Consumidores que “desabafaram” na internet por se sentirem lesados ou não ter aprovado serviços prestados por algumas empresas têm sido punidos pela Justiça. Em dois casos recentes, os tribunais entenderam que as empresas deveriam receber indenizações por danos morais. Os clientes teriam abusado do direito de reclamar ao denegrirem a imagem das empresas e de seus funcionários e não expressaram apenas a insatisfação.
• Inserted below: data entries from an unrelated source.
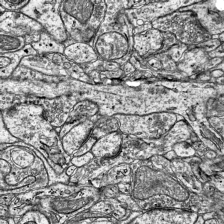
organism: Mouse
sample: Visual Cortex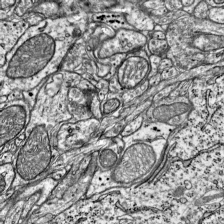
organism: Mouse
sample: Visual Cortex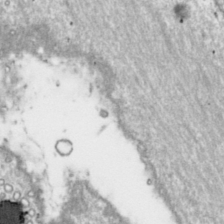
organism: Toxoplasma gondii
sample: Parasites in a vacuole inside a host cell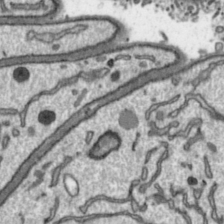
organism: Toxoplasma gondii
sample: Parasites in a vacuole inside a host cell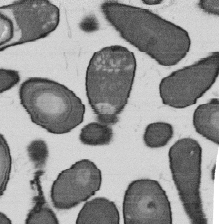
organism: B. subtilis
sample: Bacterial spore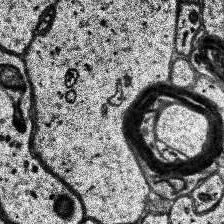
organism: Human
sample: Temporal Lobe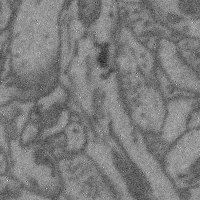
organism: Mouse
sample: Cerebral cortex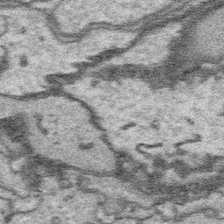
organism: Platynereis dumerilii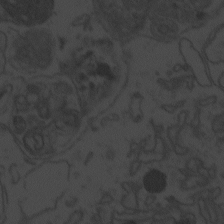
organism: Zebrafish
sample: Macrophage infected with Toxoplasma gondii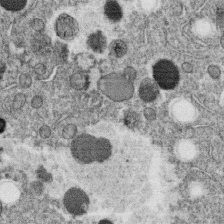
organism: C. elegans
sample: C. elegans oocyte; sperm cells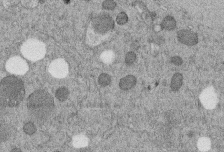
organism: C. elegans
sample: C. elegans embryo early stage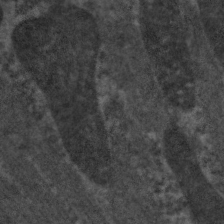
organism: C. elegans
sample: Pharynx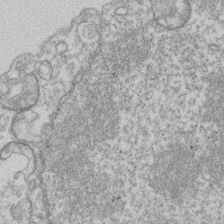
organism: Mouse
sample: T cell stromal cell synapse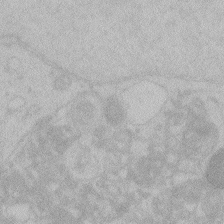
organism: Zebrafish
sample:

Em um dos casos, a reclamação resultou em um desembolso de R$ 9 mil, além da obrigação de retirar a publicação ofensiva da internet sob o risco de pagamento de multa diária de R$ 60. No texto, veiculado no “Reclame Aqui” – que funciona como mural de reclamações contra fornecedores que desrespeitam o consumidor – ele chamava o proprietário de uma escola profissionalizante de “irresponsável” e suas assessoras de “doberman com pedigree de pitbull”. O consumidor também fez uma série de críticas ao curso que havia feito. Abuso do direito de reclamar

Na Justiça, a empresa conseguiu decisões favoráveis na primeira e na segunda instância. O processo foi julgado pela 3ª turma cível do Tribunal de Justiça do Distrito Federal (TJ-DF). A relatora, desembargadora Nídia Corrêa Lima, afirmou que o consumidor havia se excedido.Abuso do direito de reclamar

Em outro caso, a consumidora adquiriu produtos do mostruário de uma loja de móveis. Ela assinou o termo de recebimento dos produtos sem qualquer ressalva, mas percebeu posteriormente que uma das poltronas estava com o tecido rasgado. A empresa se dispôs a consertar o móvel ou pagar a diferença para uma nova encomenda, mas a cliente queria um novo produto sem custo adicional.

Inconformada com a situação, ela publicou dois textos, um no Facebook e o outro no Reclame Aqui. A cliente protestou contra a conduta dos profissionais da loja e usou palavras de baixo calão para descrever o serviço e o empreendimento. O juiz da primeira instância entendeu que a empresa teve “abalada a sua boa imagem e reputação” e citou a súmula 227 do Superior Tribunal de Justiça (STJ), que diz que “a pessoa jurídica pode sofrer dano moral”.

O juiz a condenou ao pagamento de R$ 10 mil à empresa por danos morais. Os desembargadores da 6ª Vara Cível do TJ-DF concordaram que existia o dano, mas baixaram o valor para R$ 2 mil.

Além das ofensas, o anonimato do consumidor ao reclamar de um serviço é vedado pela Constituição. Segundo ele, nesse caso, o consumidor pode ser condenado mesmo que não exceda o limite da liberdade de expressão.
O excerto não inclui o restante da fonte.